City was a controversial part of the redevelopment of east London when it opened in 1987
City was a controversial part of the redevelopment of east London when it opened in 1987

Plane talk: London City Airport turns 30 with ambitious plans to stay in the game

The airport has risen from the post-war wastes of east London to become a challenger for UK top 10 status, thanks to the right kinds of aircraft

Simon Calder
Travel correspondent
Saturday 04 November 2017 15:59

Early in 1988, I took a mystery flight. Discovering at check-in at London City airport that I would be travelling to Amsterdam was not the biggest surprise ever, because the Dutch capital was one of only two possible options for the day trip, the other being Paris. But almost three decades ago, the chance to fly to the continent and back for only £50 was miraculously cheap. So I was thrilled to be allowed out of Britain for the day at all.

After touchdown I headed away from Amsterdam (the city did not at the time have a direct rail link from at Schiphol airport) and instead spent the day exploring the handsome canal network and rich heritage of Leiden. Then I dashed back to the airport to board the Dash 7 turboprop to London City.

London City Airways offered the £50 deal in a desperate bid to fill its planes from the new Docklands airport. It is 30 years ago this week that the Queen officially opened the City airport, probably the most controversial element of the redevelopment of east London.

Initially, London City struggled. Partly that was because the Manhattan-like huddle of high-rises clustered in Canary Wharf was still on the drawing board. And partly it was because the aircraft type was wrong. The Dash 7 was the only plane allowed to be flown from the Docklands airport by London European Airways and its rival, Brymon. It had four expensive engines but carried (on a good day) only 50 passengers.

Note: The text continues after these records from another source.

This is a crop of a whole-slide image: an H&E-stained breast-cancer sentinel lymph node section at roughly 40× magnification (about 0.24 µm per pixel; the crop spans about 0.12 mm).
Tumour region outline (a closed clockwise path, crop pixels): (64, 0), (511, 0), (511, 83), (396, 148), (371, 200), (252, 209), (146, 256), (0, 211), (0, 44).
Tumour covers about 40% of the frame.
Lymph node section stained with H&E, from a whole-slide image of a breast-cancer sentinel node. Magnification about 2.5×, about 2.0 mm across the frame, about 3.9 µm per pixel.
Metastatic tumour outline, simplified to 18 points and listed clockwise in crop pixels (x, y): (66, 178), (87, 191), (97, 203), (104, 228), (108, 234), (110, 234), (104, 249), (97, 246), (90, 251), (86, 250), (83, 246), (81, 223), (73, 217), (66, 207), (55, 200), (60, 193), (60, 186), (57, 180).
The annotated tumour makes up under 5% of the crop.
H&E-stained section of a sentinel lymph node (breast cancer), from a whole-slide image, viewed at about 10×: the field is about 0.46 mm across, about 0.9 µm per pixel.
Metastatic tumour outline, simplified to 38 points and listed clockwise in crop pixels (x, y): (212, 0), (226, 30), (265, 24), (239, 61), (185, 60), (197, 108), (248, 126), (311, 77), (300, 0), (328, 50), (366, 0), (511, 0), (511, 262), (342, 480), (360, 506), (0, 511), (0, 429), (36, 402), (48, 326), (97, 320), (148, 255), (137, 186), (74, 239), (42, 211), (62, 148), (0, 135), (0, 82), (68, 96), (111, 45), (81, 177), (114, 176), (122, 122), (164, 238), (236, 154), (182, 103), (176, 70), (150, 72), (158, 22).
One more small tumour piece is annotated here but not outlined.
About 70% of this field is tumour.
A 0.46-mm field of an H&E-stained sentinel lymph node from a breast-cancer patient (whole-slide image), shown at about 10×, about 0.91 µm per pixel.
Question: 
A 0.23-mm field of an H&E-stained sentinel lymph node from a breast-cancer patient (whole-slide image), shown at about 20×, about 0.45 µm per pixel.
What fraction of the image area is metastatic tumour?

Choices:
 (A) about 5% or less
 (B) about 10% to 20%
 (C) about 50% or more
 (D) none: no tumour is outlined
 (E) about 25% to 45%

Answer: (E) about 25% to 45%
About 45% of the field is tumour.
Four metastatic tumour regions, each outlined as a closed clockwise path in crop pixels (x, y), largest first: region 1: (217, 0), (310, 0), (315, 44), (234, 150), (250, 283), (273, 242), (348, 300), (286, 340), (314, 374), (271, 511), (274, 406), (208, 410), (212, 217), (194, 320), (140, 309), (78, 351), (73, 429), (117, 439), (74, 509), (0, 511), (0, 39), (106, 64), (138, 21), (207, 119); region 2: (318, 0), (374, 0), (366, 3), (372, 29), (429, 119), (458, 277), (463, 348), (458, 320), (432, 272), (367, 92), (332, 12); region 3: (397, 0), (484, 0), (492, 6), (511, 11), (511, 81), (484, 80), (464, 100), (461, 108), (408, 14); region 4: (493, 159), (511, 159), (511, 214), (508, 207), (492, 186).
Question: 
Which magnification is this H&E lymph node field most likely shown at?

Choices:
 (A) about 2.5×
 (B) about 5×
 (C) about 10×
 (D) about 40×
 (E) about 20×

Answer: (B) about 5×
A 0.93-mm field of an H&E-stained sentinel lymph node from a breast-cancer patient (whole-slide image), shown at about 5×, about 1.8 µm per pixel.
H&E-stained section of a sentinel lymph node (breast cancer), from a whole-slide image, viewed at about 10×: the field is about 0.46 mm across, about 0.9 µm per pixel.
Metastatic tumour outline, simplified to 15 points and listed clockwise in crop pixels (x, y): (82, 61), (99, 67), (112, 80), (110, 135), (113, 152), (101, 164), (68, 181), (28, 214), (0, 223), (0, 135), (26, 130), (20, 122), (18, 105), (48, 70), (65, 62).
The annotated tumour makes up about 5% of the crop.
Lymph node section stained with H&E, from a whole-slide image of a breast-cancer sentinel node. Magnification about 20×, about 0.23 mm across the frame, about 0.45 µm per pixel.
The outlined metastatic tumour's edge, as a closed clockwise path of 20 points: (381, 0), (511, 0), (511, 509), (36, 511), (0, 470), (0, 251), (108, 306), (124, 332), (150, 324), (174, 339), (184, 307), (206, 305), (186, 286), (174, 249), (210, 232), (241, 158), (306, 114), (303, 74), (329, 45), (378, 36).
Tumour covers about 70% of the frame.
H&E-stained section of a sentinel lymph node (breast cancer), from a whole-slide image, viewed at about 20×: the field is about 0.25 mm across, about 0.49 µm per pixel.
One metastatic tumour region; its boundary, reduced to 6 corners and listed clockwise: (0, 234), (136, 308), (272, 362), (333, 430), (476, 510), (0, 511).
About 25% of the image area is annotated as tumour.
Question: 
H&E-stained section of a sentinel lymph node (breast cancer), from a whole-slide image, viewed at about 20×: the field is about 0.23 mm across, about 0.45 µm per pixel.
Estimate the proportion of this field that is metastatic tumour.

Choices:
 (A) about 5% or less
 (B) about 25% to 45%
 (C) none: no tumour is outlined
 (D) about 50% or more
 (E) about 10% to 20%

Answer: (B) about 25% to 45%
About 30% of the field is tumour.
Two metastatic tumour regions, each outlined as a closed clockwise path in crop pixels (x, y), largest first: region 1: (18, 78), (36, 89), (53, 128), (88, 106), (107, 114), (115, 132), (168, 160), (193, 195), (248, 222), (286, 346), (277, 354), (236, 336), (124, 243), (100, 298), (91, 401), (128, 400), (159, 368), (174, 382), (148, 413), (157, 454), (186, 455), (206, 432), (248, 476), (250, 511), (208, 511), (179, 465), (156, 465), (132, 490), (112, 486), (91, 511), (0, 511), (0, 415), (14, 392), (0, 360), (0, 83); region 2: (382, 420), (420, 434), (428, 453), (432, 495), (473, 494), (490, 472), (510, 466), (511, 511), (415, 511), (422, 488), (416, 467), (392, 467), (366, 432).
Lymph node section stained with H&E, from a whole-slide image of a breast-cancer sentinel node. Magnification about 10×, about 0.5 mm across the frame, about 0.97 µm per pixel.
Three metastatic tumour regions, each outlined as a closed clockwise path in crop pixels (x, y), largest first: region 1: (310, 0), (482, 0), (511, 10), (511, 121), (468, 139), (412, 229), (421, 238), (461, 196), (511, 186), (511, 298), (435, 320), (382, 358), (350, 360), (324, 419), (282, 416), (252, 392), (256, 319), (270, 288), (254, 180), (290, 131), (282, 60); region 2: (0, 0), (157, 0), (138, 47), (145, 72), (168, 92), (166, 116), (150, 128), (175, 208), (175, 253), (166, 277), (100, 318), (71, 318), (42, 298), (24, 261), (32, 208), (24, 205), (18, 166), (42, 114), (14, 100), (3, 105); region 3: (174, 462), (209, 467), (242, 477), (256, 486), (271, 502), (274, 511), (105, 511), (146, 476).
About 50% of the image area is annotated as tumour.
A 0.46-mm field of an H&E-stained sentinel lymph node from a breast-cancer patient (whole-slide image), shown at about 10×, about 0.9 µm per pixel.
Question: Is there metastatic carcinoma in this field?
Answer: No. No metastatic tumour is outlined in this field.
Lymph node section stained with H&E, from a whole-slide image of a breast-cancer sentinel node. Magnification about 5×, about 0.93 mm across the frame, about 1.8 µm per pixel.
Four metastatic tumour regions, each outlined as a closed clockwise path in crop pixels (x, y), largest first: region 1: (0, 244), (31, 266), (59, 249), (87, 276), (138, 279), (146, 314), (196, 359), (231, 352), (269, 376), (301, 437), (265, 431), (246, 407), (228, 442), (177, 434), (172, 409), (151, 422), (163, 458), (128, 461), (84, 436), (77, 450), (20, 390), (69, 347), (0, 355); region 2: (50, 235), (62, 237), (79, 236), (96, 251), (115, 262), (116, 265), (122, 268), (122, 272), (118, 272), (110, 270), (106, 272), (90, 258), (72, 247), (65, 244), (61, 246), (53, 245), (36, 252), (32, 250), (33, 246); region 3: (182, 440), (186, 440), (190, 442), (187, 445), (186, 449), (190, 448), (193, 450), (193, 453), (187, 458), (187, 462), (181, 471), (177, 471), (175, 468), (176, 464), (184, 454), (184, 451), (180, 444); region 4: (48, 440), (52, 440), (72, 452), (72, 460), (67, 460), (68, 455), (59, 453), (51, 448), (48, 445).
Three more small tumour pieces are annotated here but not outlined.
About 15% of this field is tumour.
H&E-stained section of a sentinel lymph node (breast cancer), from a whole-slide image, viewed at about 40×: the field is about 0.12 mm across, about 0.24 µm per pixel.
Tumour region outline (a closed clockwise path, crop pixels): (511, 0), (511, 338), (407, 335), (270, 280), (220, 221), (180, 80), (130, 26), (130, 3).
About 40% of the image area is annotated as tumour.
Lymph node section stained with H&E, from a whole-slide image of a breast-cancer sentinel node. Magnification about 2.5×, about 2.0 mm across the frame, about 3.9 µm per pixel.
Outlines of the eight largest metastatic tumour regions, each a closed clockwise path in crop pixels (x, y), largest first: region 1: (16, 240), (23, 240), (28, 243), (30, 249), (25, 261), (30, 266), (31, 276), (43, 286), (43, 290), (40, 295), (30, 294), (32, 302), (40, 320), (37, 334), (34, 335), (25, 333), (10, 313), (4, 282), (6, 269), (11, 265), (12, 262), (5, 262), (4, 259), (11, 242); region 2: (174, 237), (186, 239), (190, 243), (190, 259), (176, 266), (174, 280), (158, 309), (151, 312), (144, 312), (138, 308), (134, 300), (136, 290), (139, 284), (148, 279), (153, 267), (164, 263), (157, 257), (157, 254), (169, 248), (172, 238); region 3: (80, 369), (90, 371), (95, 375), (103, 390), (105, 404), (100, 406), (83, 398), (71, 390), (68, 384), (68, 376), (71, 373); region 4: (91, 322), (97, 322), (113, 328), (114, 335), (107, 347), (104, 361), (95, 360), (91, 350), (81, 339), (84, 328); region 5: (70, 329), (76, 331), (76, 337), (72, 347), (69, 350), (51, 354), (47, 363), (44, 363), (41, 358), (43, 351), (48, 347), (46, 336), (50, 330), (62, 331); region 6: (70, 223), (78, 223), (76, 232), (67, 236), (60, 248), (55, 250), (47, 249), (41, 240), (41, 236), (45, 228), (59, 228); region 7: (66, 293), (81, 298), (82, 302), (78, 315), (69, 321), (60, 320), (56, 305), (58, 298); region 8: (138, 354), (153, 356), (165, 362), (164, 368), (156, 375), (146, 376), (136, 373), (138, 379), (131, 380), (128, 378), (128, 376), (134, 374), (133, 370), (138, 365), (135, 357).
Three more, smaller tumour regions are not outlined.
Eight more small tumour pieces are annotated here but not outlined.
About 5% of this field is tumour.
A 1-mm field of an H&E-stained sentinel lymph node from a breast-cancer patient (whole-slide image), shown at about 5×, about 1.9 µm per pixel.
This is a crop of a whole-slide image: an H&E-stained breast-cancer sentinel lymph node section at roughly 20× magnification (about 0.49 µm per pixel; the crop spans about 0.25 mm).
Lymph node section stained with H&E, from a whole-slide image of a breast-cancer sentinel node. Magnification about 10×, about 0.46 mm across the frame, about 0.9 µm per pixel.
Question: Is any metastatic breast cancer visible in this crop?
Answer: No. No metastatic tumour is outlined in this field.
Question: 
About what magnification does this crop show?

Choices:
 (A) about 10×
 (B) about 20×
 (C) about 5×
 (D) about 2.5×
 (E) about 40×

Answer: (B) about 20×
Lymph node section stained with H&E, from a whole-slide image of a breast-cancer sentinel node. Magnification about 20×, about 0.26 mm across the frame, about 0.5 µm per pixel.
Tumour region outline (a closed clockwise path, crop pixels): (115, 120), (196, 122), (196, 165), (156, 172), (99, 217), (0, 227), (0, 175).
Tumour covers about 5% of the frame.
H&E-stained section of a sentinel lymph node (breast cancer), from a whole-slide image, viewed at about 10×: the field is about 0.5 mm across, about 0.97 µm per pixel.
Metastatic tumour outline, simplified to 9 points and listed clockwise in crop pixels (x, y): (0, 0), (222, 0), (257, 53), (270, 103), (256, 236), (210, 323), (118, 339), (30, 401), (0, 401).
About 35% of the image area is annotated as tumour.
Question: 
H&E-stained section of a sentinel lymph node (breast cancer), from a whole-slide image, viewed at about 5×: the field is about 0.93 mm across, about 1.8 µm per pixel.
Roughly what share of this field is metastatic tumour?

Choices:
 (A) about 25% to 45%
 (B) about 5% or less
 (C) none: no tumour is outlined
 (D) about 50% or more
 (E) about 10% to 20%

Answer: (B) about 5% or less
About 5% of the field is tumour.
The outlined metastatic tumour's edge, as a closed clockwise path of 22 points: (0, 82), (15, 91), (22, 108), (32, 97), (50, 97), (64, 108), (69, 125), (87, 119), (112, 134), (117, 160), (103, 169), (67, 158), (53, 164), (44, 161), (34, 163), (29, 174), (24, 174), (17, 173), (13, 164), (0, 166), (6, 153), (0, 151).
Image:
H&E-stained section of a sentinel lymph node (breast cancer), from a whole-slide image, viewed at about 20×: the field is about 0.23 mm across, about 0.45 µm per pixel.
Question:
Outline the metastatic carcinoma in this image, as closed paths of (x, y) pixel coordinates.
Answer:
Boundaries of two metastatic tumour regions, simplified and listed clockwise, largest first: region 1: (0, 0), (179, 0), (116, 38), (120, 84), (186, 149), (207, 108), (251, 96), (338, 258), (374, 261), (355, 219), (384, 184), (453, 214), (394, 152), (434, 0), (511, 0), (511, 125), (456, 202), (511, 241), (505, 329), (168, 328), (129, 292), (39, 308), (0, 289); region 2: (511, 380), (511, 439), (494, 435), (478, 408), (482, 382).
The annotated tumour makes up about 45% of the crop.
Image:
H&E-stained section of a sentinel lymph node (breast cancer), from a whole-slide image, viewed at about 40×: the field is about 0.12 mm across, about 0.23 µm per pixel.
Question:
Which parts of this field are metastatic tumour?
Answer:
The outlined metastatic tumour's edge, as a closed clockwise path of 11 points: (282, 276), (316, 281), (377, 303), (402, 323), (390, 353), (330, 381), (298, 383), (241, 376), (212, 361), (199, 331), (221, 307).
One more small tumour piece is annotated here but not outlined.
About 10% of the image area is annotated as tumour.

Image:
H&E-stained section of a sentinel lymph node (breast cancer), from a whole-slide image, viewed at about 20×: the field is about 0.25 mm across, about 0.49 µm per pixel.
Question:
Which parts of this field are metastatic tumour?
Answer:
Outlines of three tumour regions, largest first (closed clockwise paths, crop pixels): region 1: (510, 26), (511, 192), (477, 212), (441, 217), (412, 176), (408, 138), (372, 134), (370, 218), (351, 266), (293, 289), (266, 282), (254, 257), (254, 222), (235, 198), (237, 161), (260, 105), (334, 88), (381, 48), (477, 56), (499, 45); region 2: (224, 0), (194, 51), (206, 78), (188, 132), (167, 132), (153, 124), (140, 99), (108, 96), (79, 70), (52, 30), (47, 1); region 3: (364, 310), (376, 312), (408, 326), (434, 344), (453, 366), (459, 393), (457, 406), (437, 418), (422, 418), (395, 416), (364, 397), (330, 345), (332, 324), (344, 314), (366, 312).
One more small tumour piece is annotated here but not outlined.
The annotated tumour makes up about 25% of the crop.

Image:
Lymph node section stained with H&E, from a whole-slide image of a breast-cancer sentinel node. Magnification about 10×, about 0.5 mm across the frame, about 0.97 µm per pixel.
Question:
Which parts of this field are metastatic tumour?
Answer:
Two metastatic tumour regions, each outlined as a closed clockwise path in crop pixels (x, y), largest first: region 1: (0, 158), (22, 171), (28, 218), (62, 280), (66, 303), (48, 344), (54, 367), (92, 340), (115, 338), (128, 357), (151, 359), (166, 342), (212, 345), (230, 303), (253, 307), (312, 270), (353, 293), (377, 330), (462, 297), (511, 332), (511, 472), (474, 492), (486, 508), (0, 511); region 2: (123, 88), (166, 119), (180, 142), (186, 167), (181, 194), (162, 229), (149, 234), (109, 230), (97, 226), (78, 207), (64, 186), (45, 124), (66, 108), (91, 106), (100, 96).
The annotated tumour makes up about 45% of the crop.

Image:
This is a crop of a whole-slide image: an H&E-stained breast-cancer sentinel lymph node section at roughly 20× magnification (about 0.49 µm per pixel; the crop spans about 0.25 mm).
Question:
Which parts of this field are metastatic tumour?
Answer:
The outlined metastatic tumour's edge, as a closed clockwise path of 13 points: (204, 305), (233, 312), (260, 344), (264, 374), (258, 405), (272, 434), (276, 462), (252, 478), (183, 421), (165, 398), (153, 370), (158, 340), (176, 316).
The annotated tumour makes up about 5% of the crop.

By the summer of that year, the airport management staged an open day designed to convince local residents that a bigger, newer and more popular aircraft, the BAe 146, could fly from London City without deafening the community. The “Whisperjet”, as it was branded, made a series of touch-and-go landings while people from the neighbourhoods enjoyed tea and sandwiches courtesy of the airport owners.

The charm offensive worked. Soon the 146 became the mainstay of the airport, and it remains a regular visitor. "LCY" is now relentlessly busy, except for its day of rest - from lunchtime on Saturday for 24 hours - and has the best public transport link of any London airport. But as City airport has risen from the post-war wastes of London E16 to be a challenger for UK top 10 status, the Whisperjet is being outmanoeuvred for quietness and passenger appeal by newer aircraft.

Declan Collier, the outgoing chief executive, tells me about his hopes for the Embraer E-2 and Bombardier C-Series jets. “Those aircraft are more fuel efficient, they’re substantially quieter, but really excitingly they have three times the range,” he says. “Our current range from London City takes you to the toe of Italy. What the C-Series and the E-2 offer is full loads across the Atlantic, London City-New York.”

At present British Airways’ flagship service, BA1, flies from the Docklands airport to JFK airport in New York. But it is an Airbus A318 which cannot fly the full distance with the fuel it can load at London City, so it touches down en route at Shannon in Ireland – reducing the attraction to time-pressed passengers.

“We’re also looking at full loads to the Middle East, to Tel Aviv and down to the Gulf. And in an all-business-class configuration, with 45 business-class seats, direct flights down into Mumbai and Delhi, and to West Africa,” Mr Collier says.

A £450m redevelopment programme will see a new parallel taxiway, allowing more efficient use of the single, short runway; more parking stands; and, long overdue, an expanded terminal. “We are actively discussing these routes with a number of airlines,” he says. “From 2021 onwards, that’s the type of thing you’ll see London City.”

Mr Collier is handing over to the new chief executive, Robert Sinclair. I wonder if mystery tours are on his agenda.